Some women develop high blood pressure without the proteinuria, this is called Gestational Hypertension or, Pregnancy Induced Hypertension (PIH). Both Pre-eclampsia and PIH are very serious conditions and require careful monitoring of mother and baby.
Appearance[]
Pre-eclampsia is much more common in the first pregnancy (3-5% of births) and usually becomes evident in the third trimester (and virtually always after the 20th week of pregnancy). It is also more common in women who have preexisting hypertension, diabetes, or renal disease, in women with a family history of pre-eclampsia, and in women with a multiple gestation (twins, triplets and more).
Pre-eclampsia may also occur in the immediate post-partum period or up to 6-8 weeks post-partum. This is referred to as "post partum pre-eclampsia".
Causes[]
Pre-eclampsia is thought to be caused by inflammatory mediators secreted by the placenta and acting on the vascular endothelium. If severe, it progresses to fulminant pre-eclampsia, with headaches and visual disturbances, and further to HELLP syndrome and eclampsia. These are life-threatening conditions for both the developing fetus and the mother.
A few nontraditional theories have also been suggested as to the root cause of preeclampsia. Dr. Tom Brewer posits that protein deficiencies can lead to preeclampsia. Other research discovered low homocysteine levels in preeclamptic women, remedied in high-risk patients with folic acid and B6 supplementation.
Pathogenesis[]
There are many theories on the pathogenesis of preeclampsia, although the exact cause is not known. Most involve abnormal development of the placenta, which leads to a distressed placenta that secretes factors into the maternal blood. Maternal response (endothelial activation, pressor response, vasospasm) to these factors eventually lead to high blood pressure and proteinuria (protein in the urine) generally after 20th weeks of gestation. The placenta, rather than the fetus, is the source of problem. This is evident as preeclampsia can occur in a molar pregnancy (Hydatidiform Mole) which does not have fetal tissue (but may be paternal). Preeclampsia can also occur in an extrauterine (eg abdominal) pregnancy which brings into question role of the maternal part (decidua) of the placenta. Although preeclampsia may worsen or even appear upon parturition (delivery) or termination of pregnancy, these are the only known means of eventually curing it as the cause, ie the placenta, is removed. The maternal response reverts back to normal within in a few months of delivery.
In normal placenta the decidual spiral arteries are invaded by extravillous trophoblasts which makes the arteries eventually open into trophoblastic cavities called lacunae (though they are initially kept plugged by the trophoblasts).
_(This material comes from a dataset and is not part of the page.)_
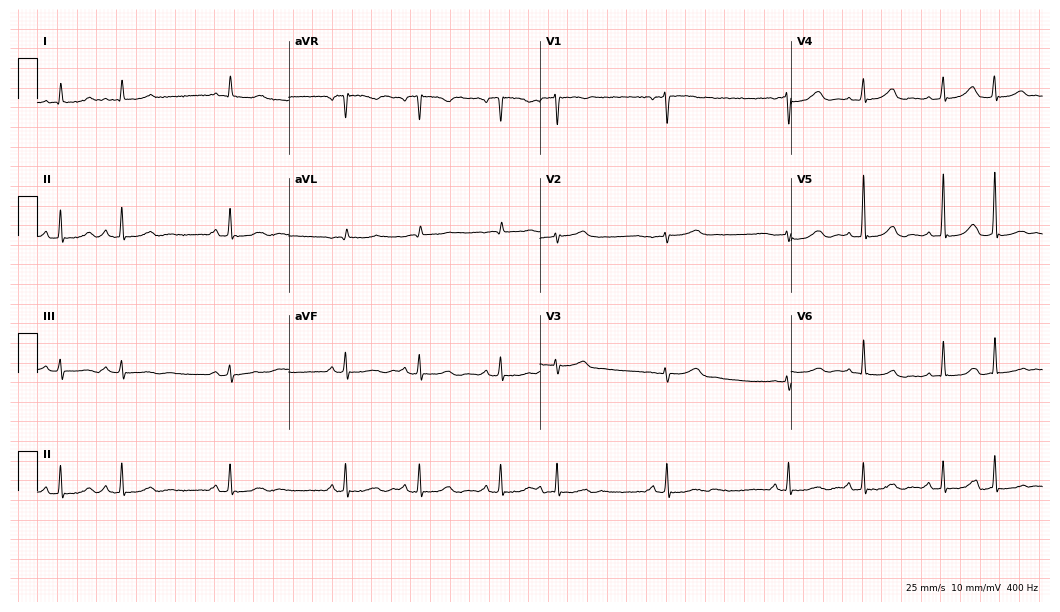
Standard 12-lead ECG recorded from a 66-year-old female patient (10.2-second recording at 400 Hz). None of these six findings is recorded: first-degree AV block, right bundle branch block, left bundle branch block, sinus bradycardia, atrial fibrillation, sinus tachycardia. Other findings, if any, are not listed.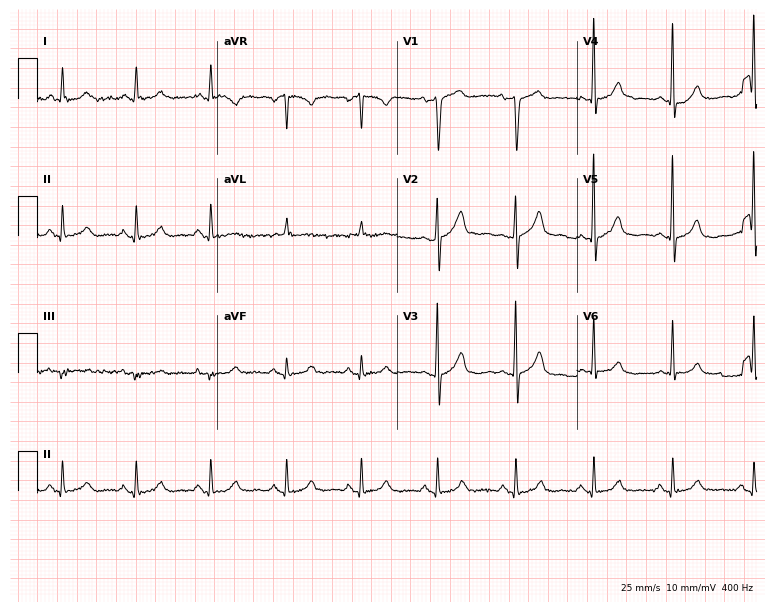
12-lead ECG (7.3-second recording at 400 Hz) from a 78-year-old male patient. Screened for six findings — first-degree AV block, right bundle branch block, left bundle branch block, sinus bradycardia, atrial fibrillation, sinus tachycardia — none is recorded. Findings outside these six are not listed.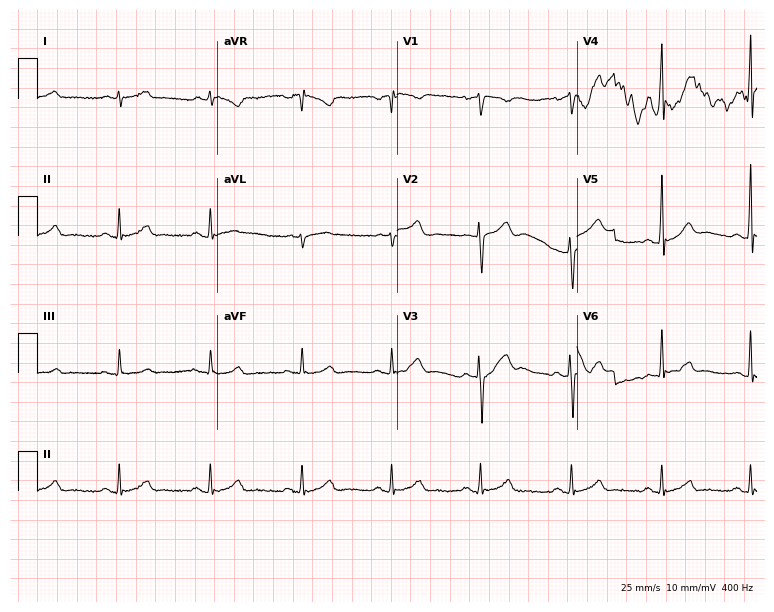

The invading trophoblasts replace smooth muscles and endothelium in the wall of these arteries starting from the fetal side near the implantation site. The replacement of endothelium by these cells may continue even in the parts of spiral artery deep into myometrium. This is supposed to help the spiral arteries to become wide, thin and funnel like near their opening into the lacunae. This invasion in normal pregnancy establishes a high capacity and low resistance circulation. The maternal blood in the lacunar network bathe the chorionic villi lined by syncytiotrophoblast, supplying oxygen and nutrients to, and removing metabolic wastes from, the fetal circulation which is not in direct contact with the maternal blood. In case of preeclampsia the spiral arteries are insufficiently invaded by trophoblasts. They remain narrow and the smooth mucle layer (tunica media) around the arteries become hyperplastic. This leads to insufficient maternal perfusion of the placenta in preeclampsia. Karumanchi et al has shown that one of the mediator of the "toxemia", ie factor released into blood from the placenta,could be a soluble splice variant isoform of the VEGF receptor 1 (sFlt 1). Intravenous injection of sFlt1 can induce a PIH like condition in rodents (preeclampsia is a disease of higher primates, not seen in any other animal in the wild).
Therapy[]
The most successful treatment for eclampsia or advancing preeclampsia is delivery, either by induction or Caesarean section. Some forms of preeclampsia can be treated with anti-hypertensive medication. In some cases women with preeclampsia or eclampsia can be stabilized temporarily with magnesium sulfate intravenously to prevent seizures. Attempts will be made to delay delivery until the fetus has matured, but in severe cases where the mother's life is threatened, delivery must occur as soon as possible.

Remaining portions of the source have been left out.